思いっきり苦しくて、だからこそ瞬間瞬間の記憶が鮮明に残る27歳の夏。不時着のOST効果でどっぷりと感傷に浸りながらも、当時は思いもよらなかった岡山の地で平然と車を運転している状況が、どうしようもなく平和で滑稽で笑えた。

2月12日(土)晴れ

今日は、東京から移住してきた会社の後輩がだいすきな場所に遊びに来てくれて、うれしかった。夜は、同い年の女の子たちと一緒に、サウナとお風呂に入った。女風呂は昔も今も楽しい。

岡山に来てから、“気の置けない友達”はまだまだ少ないかもしれないけれど、心から好きだと感じる人との出会いは驚くほど多く、時々この状況がうそみたいに思える。

昔、ある男友達が「尊敬する友達と一緒に居続けるために、オレもがんばる」的なことを昔話していたことを思い出す(記憶がざっくり)。友達の美貌や知性をいくら羨んでもキリがないから、思う存分に栄養にさせていただこう、と自分を励ました。

2月13日(日)雨

朝から慌ただしい1日だった。なにせ、今日は2大タスクの締め切りが迫っていた。ひとつはとある企業のステートメント提出、もうひとつはバレンタインのためのマフィン作りだ。

手作りでお菓子を作るだなんて、恋人がいるときのバレンタインと相手の誕生日と、多くて年に2回ほど(近年はそのどちらの機会すらなかったため皆無となる)。近所のスーパーに売っていると思っていた小豆は売っていなく、無塩バターも売り切れ。買い出しから前途多難だった。レシピ通り作ればなんとか様になるご飯とは違い、お菓子作りは予期せぬことが多すぎる。

室温に戻したバターはいつまでもクリーム状にならず、卵と混ぜたらダマになっていまい、初回制作はおじゃんに。2回目のトライでやっとどうにか渡せるものが完成した(2回目も、マフィンの型が大きくオーブンで回らなかったり、生地が型から溢れまくり溶岩流のようになった)。

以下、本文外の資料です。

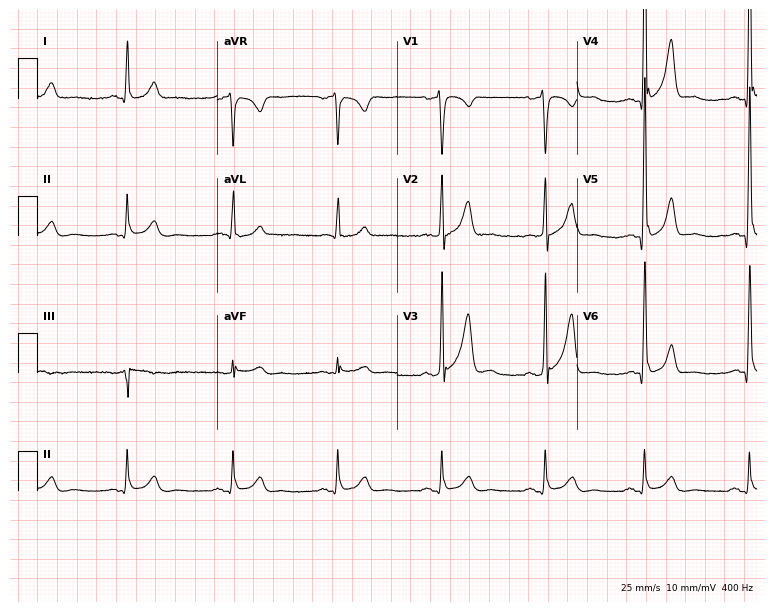
Resting 12-lead electrocardiogram (7.3-second recording at 400 Hz). Patient: a 43-year-old man. None of these six findings is recorded: first-degree AV block, right bundle branch block, left bundle branch block, sinus bradycardia, atrial fibrillation, sinus tachycardia. Other findings, if any, are not listed.

「渡せるもの」は完成したけど、見た目にも味にも納得がいっていない。愛情を込める余裕などなかった。「あんこが好き」と長年言いながら、小豆すら買えずに、ゆであずきの扱いもままならない。「悔しい」という感情には伸びしろがあるということだから(私はEXCELの使い方がなっていなくてもまったく悔しさを感じない)、納得するまでマフィンは作ろうと思う。こんな風にして、得意料理は増えていくと信じて…。